History

United States
- Name: USS Wasp
- Namesake: The wasp, a stinging insect
- Completed: 1810
- Acquired: 1812
- Commissioned: July 1812
- Fate: Sold, probably in 1814

General characteristics
- Type: Schooner
- Tonnage: 55
- Length: 59 ft 0 in (17.98 m)
- Beam: 17 ft 3 in (5.26 m)
- Draft: 6 ft 3 in (1.91 m)
- Sail plan: schooner-rigged
- Complement: 40 officers and enlisted men
- Armament: 1812: 1 x long 6-pounder gun; Early 1813:1 x long 9-pounder; Late 1813: 1 x long 4-pounder;

= USS Wasp (1810) =

The third USS Wasp was a schooner that served in the U.S. Navy from 1812 to 1814.
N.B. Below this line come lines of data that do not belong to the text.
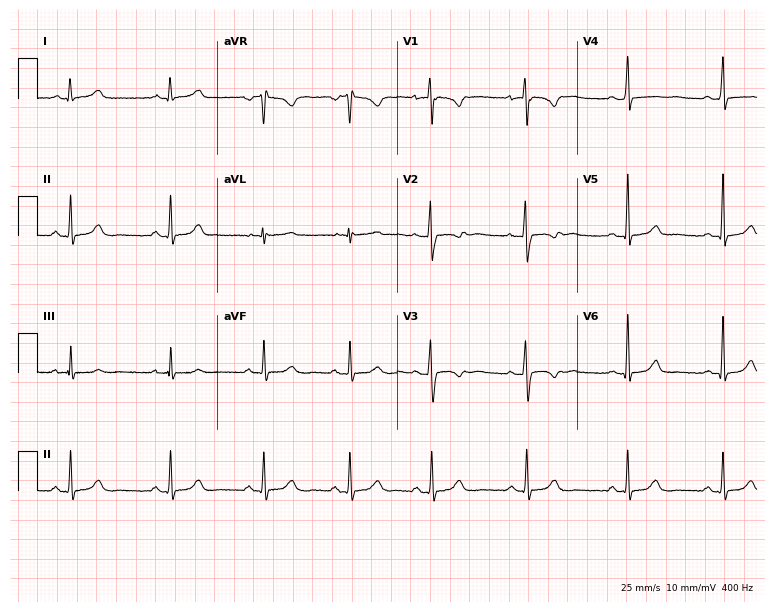
Resting 12-lead electrocardiogram. Patient: a female, 21 years old. None of these six findings is recorded: first-degree AV block, right bundle branch block, left bundle branch block, sinus bradycardia, atrial fibrillation, sinus tachycardia.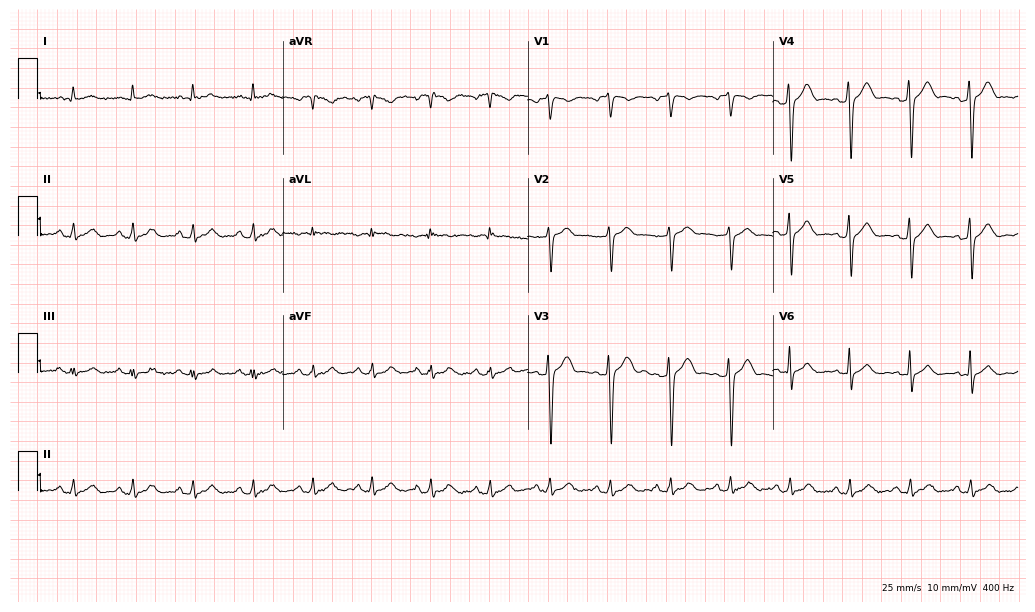
12-lead ECG from a 77-year-old male patient (10-second recording at 400 Hz). Recorded interpretation: within normal limits.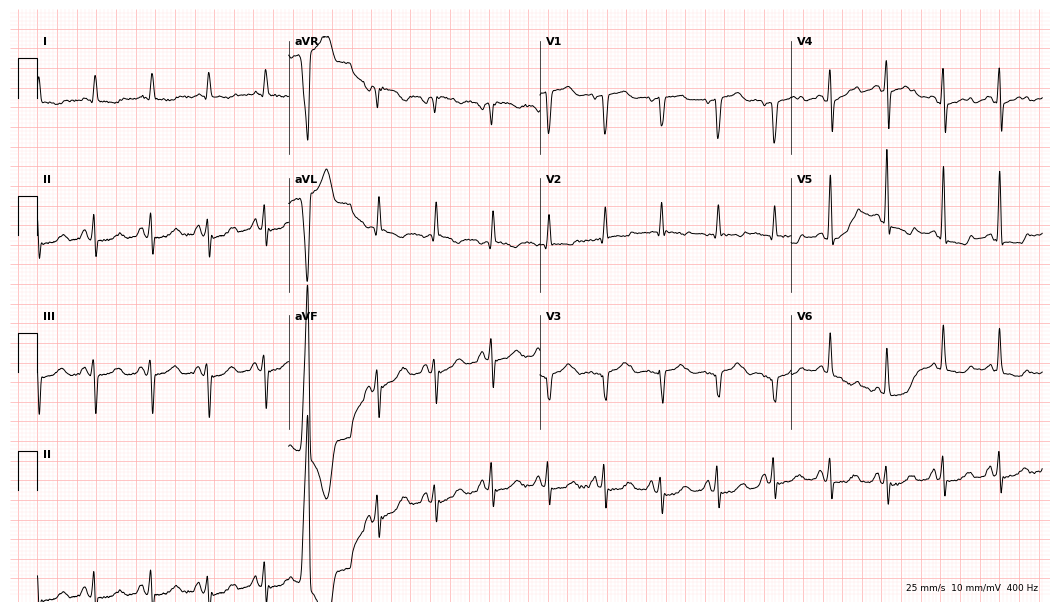
12-lead ECG from a female, 85 years old (10.2-second recording at 400 Hz). Shows sinus tachycardia (a sinus rate of 100 beats per minute or more).

Wasp was built in 1810 at Baltimore, Maryland. She received a privateer's warrant from the United States government in July 1812 when she put to sea for a privateering foray into the West Indies. During that cruise, she stopped three British merchantmen, allowed one to continue because she carried nothing of value, and took the other two as prizes. While putting a prize crew on board the last of the three, the schooner Dawson, the British 22-gun Sixth Rate Post-ship HMS Garland surprised Wasp. Both captor and prize hoisted full sail and got underway. Because Garland chose to chase Wasp, the prize crew easily took Dawson to safety at Savannah, Georgia. Wasp managed to outsail her pursuer; after sailing through a hurricane that cost her both her masts she finally returned to Baltimore on 28 November 1812.

At Baltimore, Wasp's owners sold her to a group of businessmen who refitted and rearmed her with a long 9-pounder and then chartered her to the United States Navy as a dispatch boat during the summer of 1813. She passed her brief period of naval service without incident, and the U.S. Navy returned her to her owners that autumn.
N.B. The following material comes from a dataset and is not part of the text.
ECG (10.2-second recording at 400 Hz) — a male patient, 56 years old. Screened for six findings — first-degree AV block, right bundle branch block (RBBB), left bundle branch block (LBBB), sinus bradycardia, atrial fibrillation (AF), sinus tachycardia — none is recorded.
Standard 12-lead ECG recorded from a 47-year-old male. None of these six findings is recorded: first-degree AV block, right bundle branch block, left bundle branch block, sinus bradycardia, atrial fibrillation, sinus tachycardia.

On 1 October 1813, Wasp was sold at auction at Baltimore. The two merchants who purchased her, Mr. Joseph Lane and Mr. Thomas White, refitted her, rearmed her with a long 4-pounder, and sent her to sea as a privateer. Her second cruise appears to have met with even less success than her first, for the last reference to her career was an advertisement the Baltimore American newspaper ran on 4 August 1814 which called her owners to a meeting on 11 August 1814 to settle accounts. Presumably, she was sold.
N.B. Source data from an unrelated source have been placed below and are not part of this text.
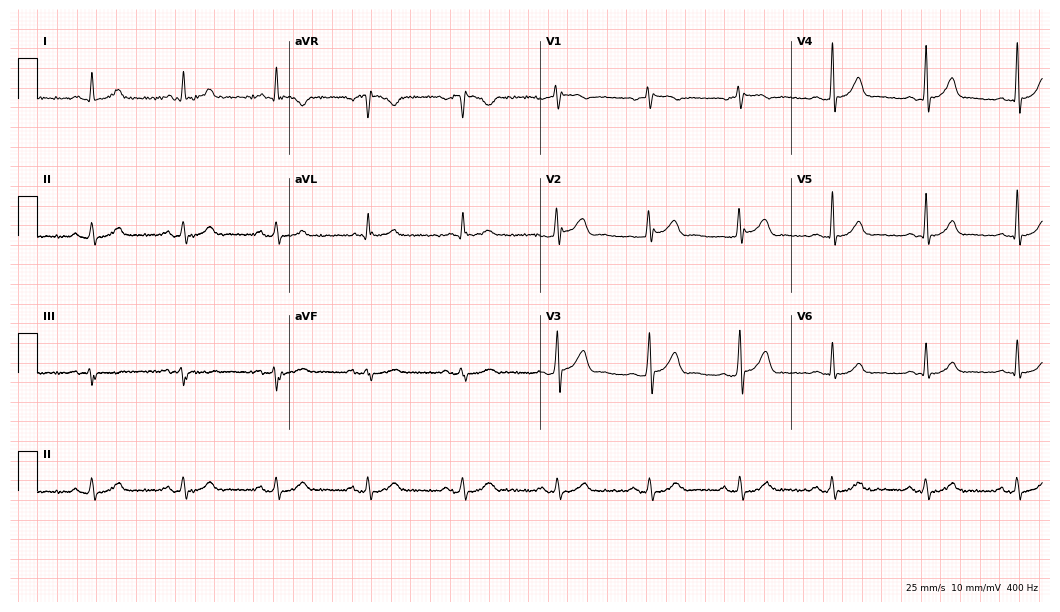
ECG — a male patient, 52 years old. Labelled as a normal ECG.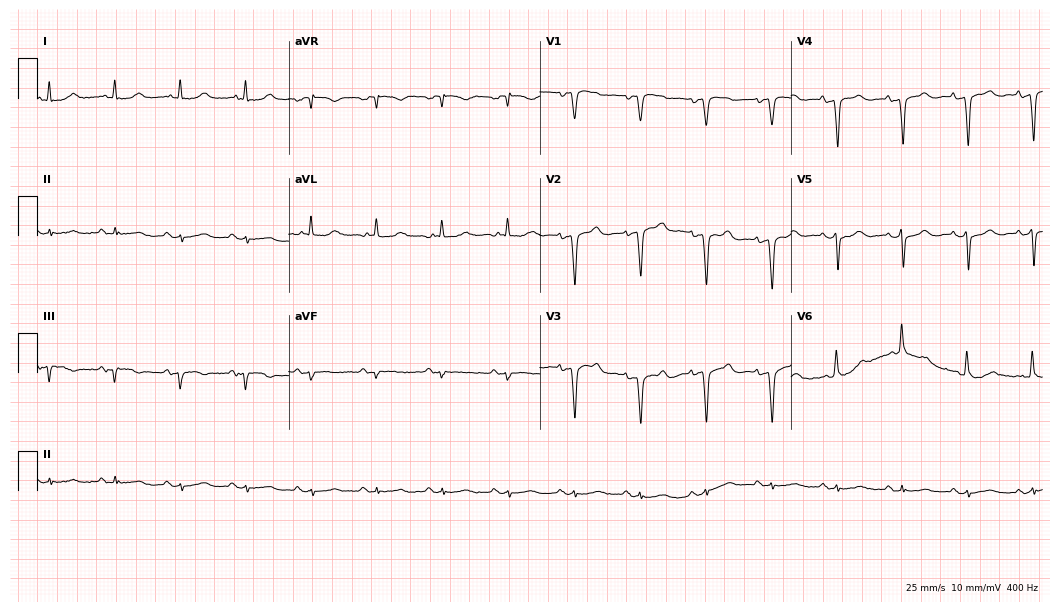
12-lead ECG (10.2-second recording at 400 Hz) from an 85-year-old male patient. Screened for six findings — first-degree AV block, right bundle branch block, left bundle branch block, sinus bradycardia, atrial fibrillation, sinus tachycardia — none is recorded.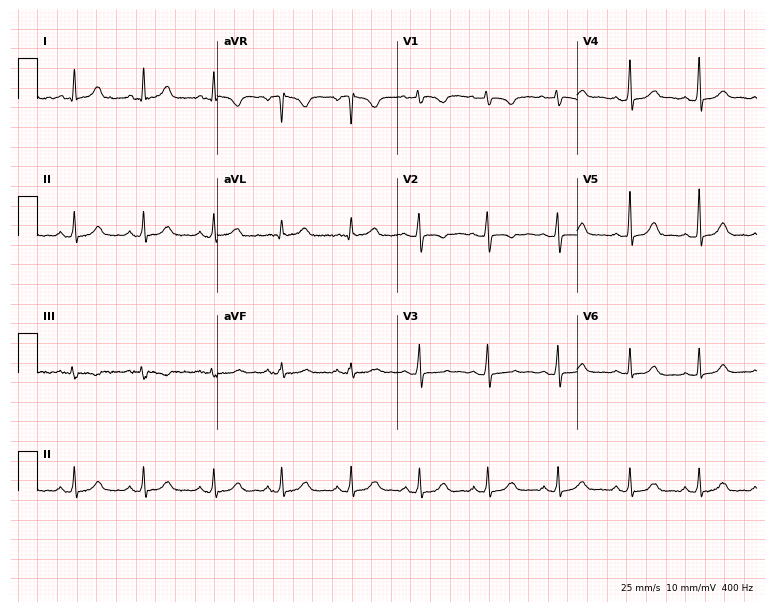
12-lead ECG from a female, 39 years old. No first-degree AV block, right bundle branch block, left bundle branch block, sinus bradycardia, atrial fibrillation or sinus tachycardia recorded for this tracing. Findings outside these six are not listed.

However, when the privateer Harpy returned to her home port of Salem, Massachusetts in either 1814 or 1815, she reported "that the USS Wasp was off the Canaries doing a great business among the English merchant ships". As Wasp was in US Naval service during the summer of 1813, this record may relate to that period rather than to 1814 or 1815. It is also possible that this record relates to a later USS Wasp.